Agent Firewall Policy Specification v0.1#

Status: Draft
Version: 0.1.0
Authors: Pipelock maintainers

This specification defines a minimal, portable policy format for agent firewalls. The goal is to standardize how egress rules, DLP actions, audit events, and MCP scan hooks are expressed, so policies can be shared across tools and organizations.

Pipelock implements this spec natively. Other agent firewall implementations can adopt it to enable policy portability.

Design Principles#

Minimal.
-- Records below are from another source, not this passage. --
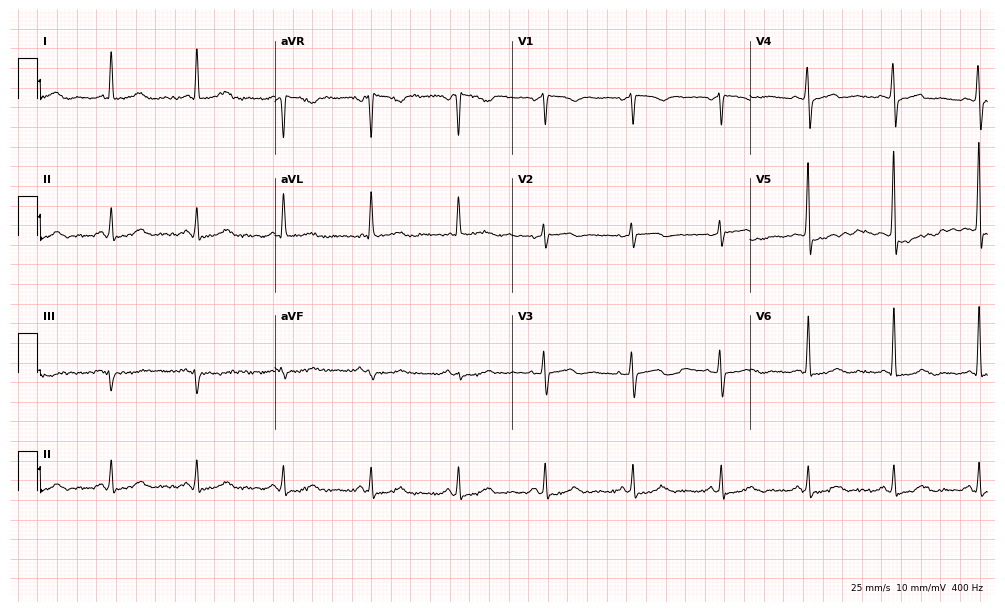
12-lead ECG from a 66-year-old woman. Screened for six findings — first-degree AV block, right bundle branch block, left bundle branch block, sinus bradycardia, atrial fibrillation, sinus tachycardia — none is recorded. Other findings, if any, are not listed.
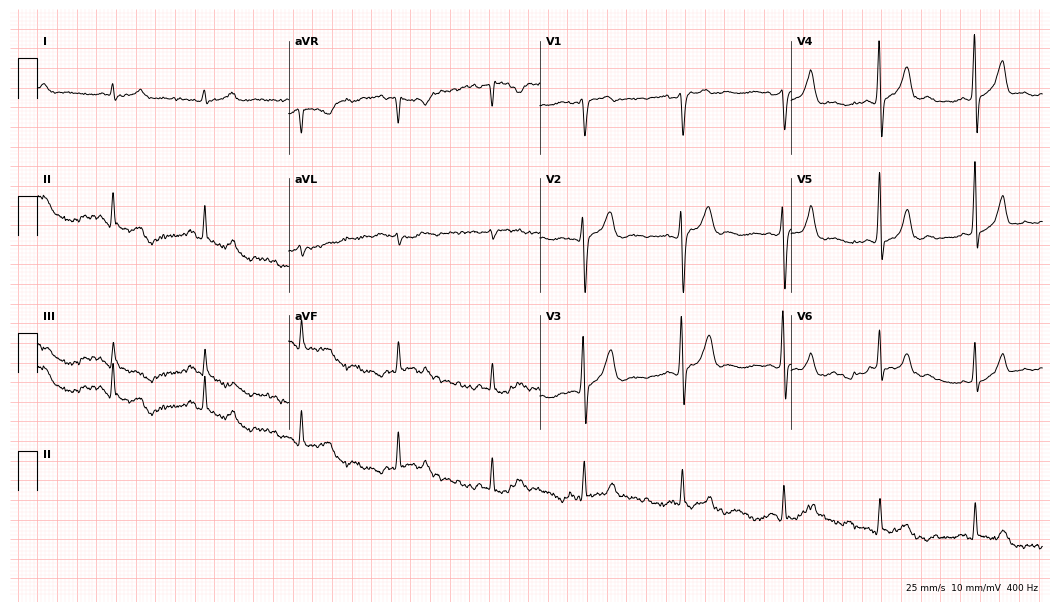
Standard 12-lead ECG recorded from a man, 55 years old (10.2-second recording at 400 Hz). Read as a normal ECG.
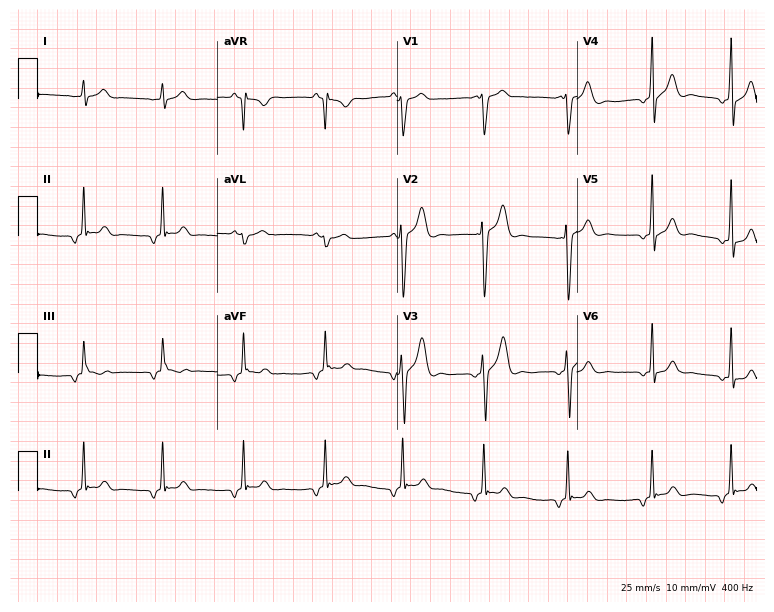
12-lead ECG from a male patient, 27 years old (7.3-second recording at 400 Hz). No first-degree AV block, right bundle branch block (RBBB), left bundle branch block (LBBB), sinus bradycardia, atrial fibrillation (AF) or sinus tachycardia recorded for this tracing.
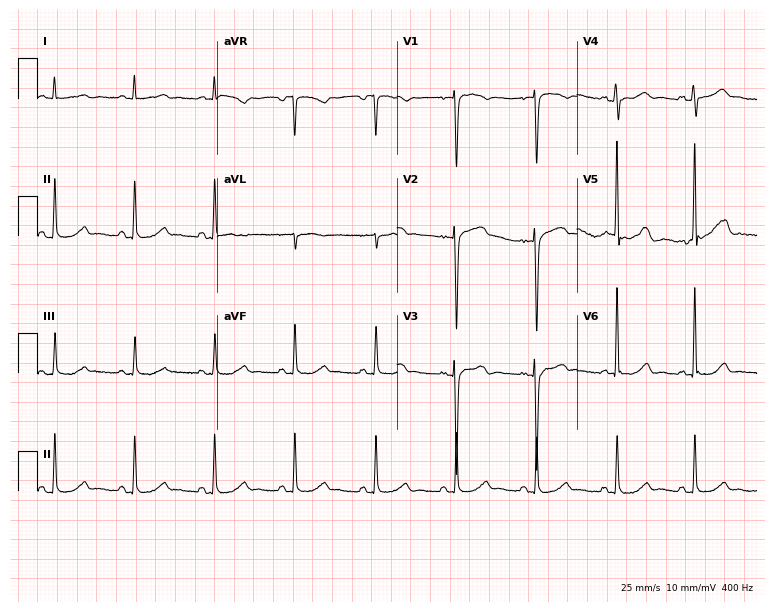
Resting 12-lead electrocardiogram (7.3-second recording at 400 Hz). Patient: a 39-year-old woman. None of these six findings is recorded: first-degree AV block, right bundle branch block, left bundle branch block, sinus bradycardia, atrial fibrillation, sinus tachycardia. Only these six findings were labelled.
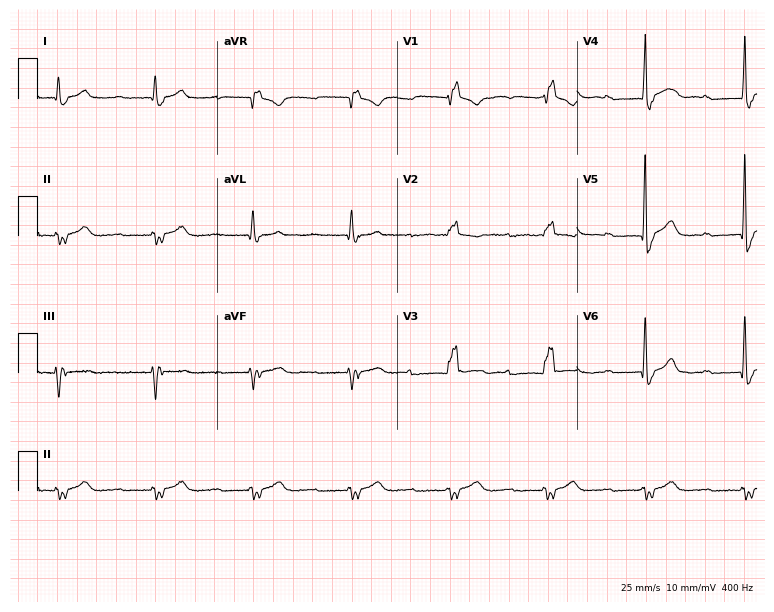
Electrocardiogram (7.3-second recording at 400 Hz), a 57-year-old man. Interpretation includes right bundle branch block.
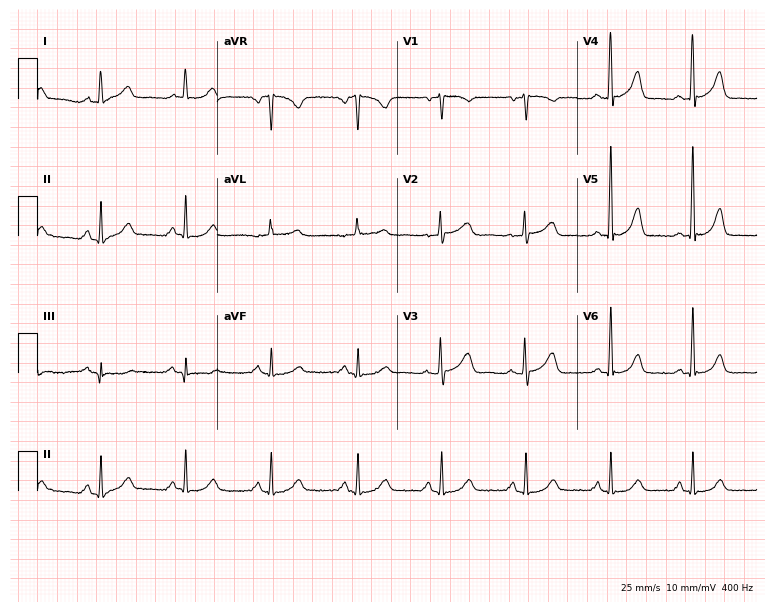
12-lead ECG from a female, 73 years old. Recorded interpretation: within normal limits.
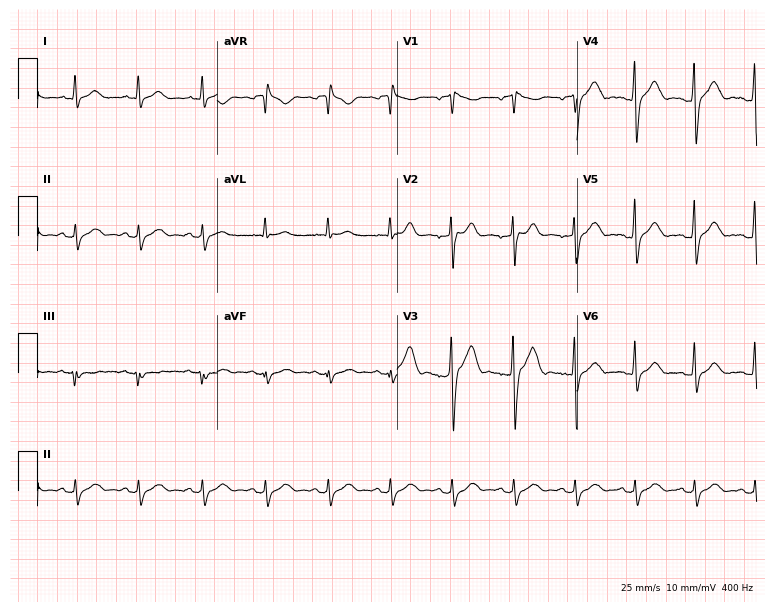
12-lead ECG from a man, 52 years old. No first-degree AV block, right bundle branch block, left bundle branch block, sinus bradycardia, atrial fibrillation or sinus tachycardia recorded for this tracing.
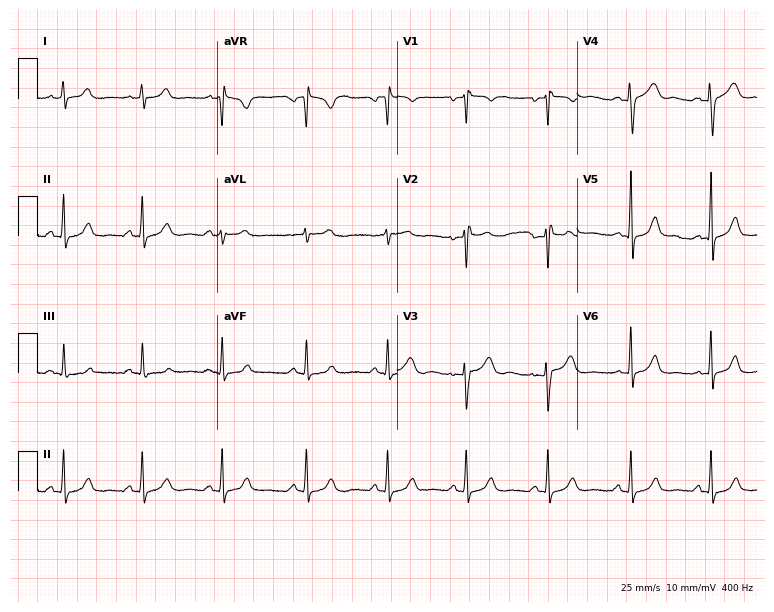
12-lead ECG from a female, 26 years old. Labelled as a normal ECG.
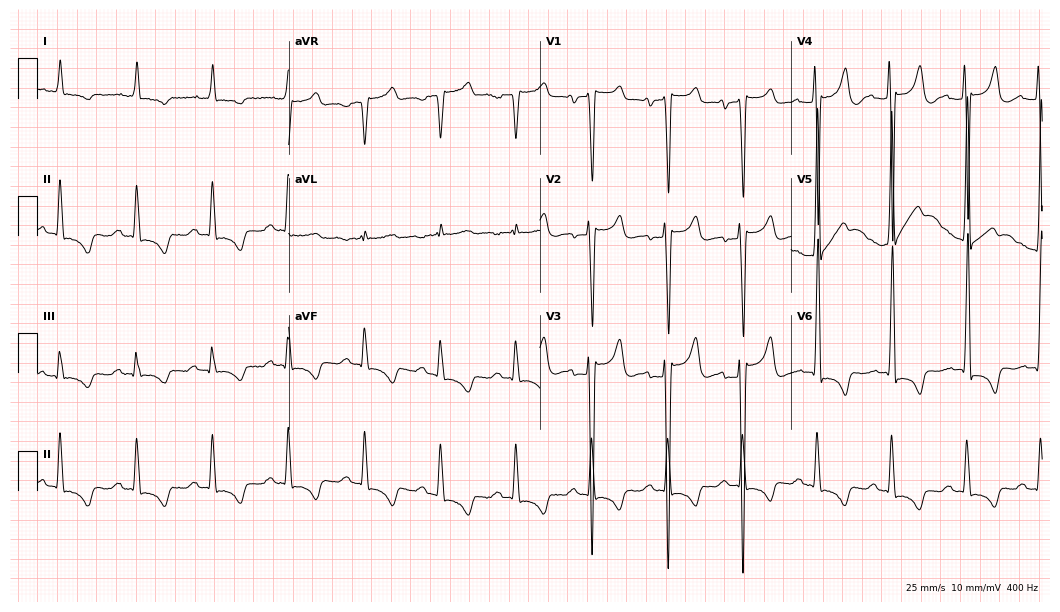
ECG — a male, 80 years old. Screened for six findings — first-degree AV block, right bundle branch block (RBBB), left bundle branch block (LBBB), sinus bradycardia, atrial fibrillation (AF), sinus tachycardia — none is recorded.
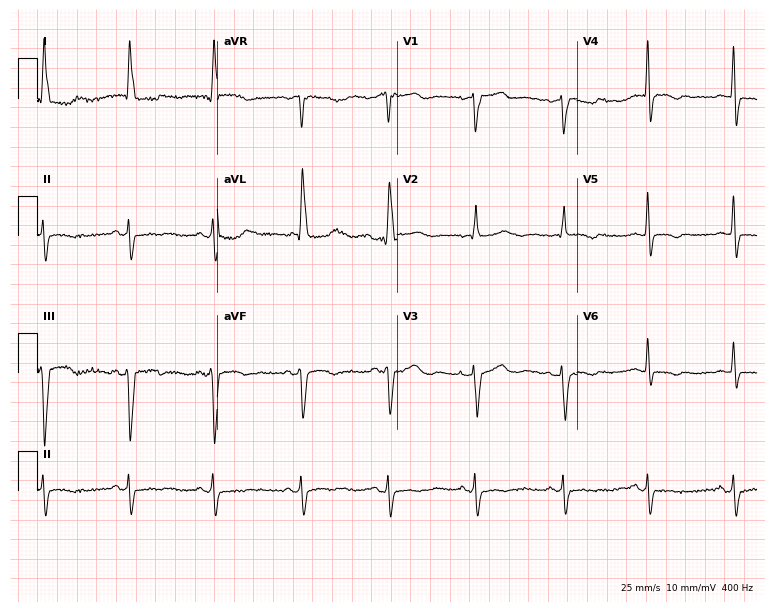
Electrocardiogram (7.3-second recording at 400 Hz), a woman, 85 years old. Of the six screened findings (first-degree AV block, right bundle branch block, left bundle branch block, sinus bradycardia, atrial fibrillation, sinus tachycardia), none is recorded. Findings outside these six are not listed.
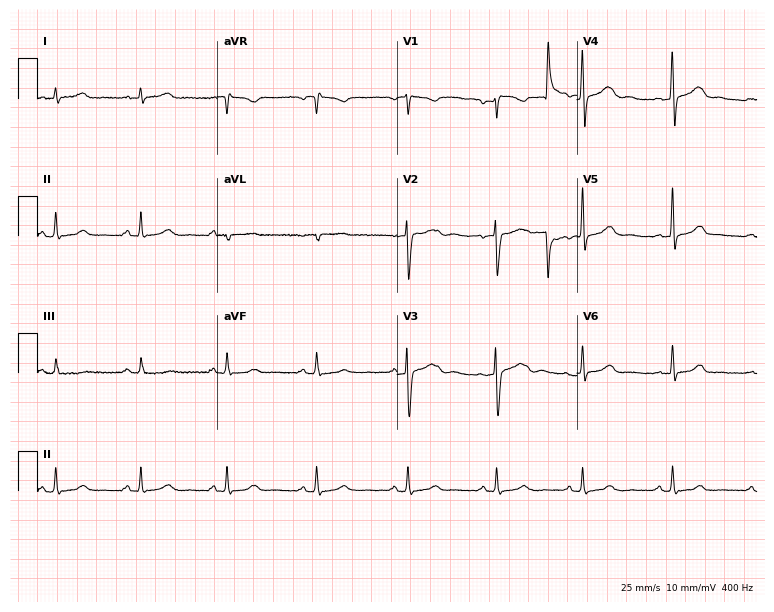
12-lead ECG from a 41-year-old woman (7.3-second recording at 400 Hz). Recorded interpretation: within normal limits.
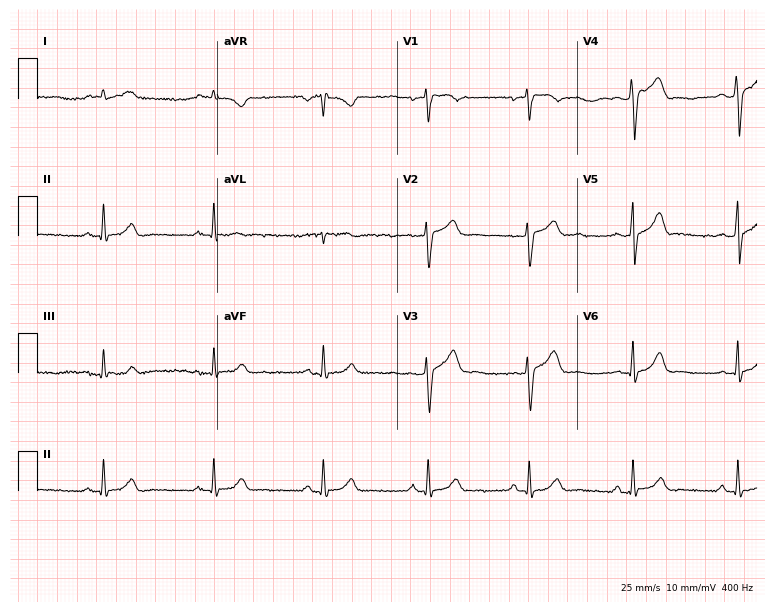
Standard 12-lead ECG recorded from a man, 45 years old (7.3-second recording at 400 Hz). None of these six findings is recorded: first-degree AV block, right bundle branch block, left bundle branch block, sinus bradycardia, atrial fibrillation, sinus tachycardia.

Only fields that affect security decisions. No UI preferences, no deployment config, no vendor-specific extensions in the core spec.
Declarative. Policies describe what to allow/deny, not how to implement it. Enforcement is up to the runtime.
Composable. Multiple policies can be merged. Later rules override earlier ones by name.
Auditable. Every policy decision should produce a structured log entry that references the rule that triggered it.

Policy Document#

A policy document is a YAML file with these top-level keys:

policy_version: "0.1.0"
name: "production-agents"
description: "Policy for production AI agent fleet"

egress: { ... }
dlp: { ... }
response: { ... }
mcp: { ... }
audit: { ... }

All sections are optional. Missing sections mean "no opinion" (defer to runtime defaults).

Egress Rules#

Control which domains and IP ranges the agent can reach.

egress:
  default: deny # deny or allow
  rules:
    - name: "LLM providers"
      domains:
        - "*.anthropic.com"
        - "*.openai.com"
        - "api.together.xyz"
      action: allow

    - name: "Known exfiltration targets"
      domains:
        - "*.pastebin.com"
        - "*.transfer.sh"
        - "file.io"
        - "requestbin.net"
      action: deny

    - name: "Internal networks"
      cidrs:
        - "10.0.0.0/8"
        - "172.16.0.0/12"
        - "192.168.0.0/16"
        - "169.254.0.0/16"
      action: deny

Egress Rule Fields#

Field	Type	Required	Description
`name`	string	yes	Human-readable rule identifier
`domains`	string[]	no	Domain patterns (supports `*` wildcard prefix)
`cidrs`	string[]	no	CIDR ranges (IPv4 and IPv6)
`action`	string	yes	`allow` or `deny`

Rules are evaluated top-to-bottom. First match wins. If no rule matches, default applies.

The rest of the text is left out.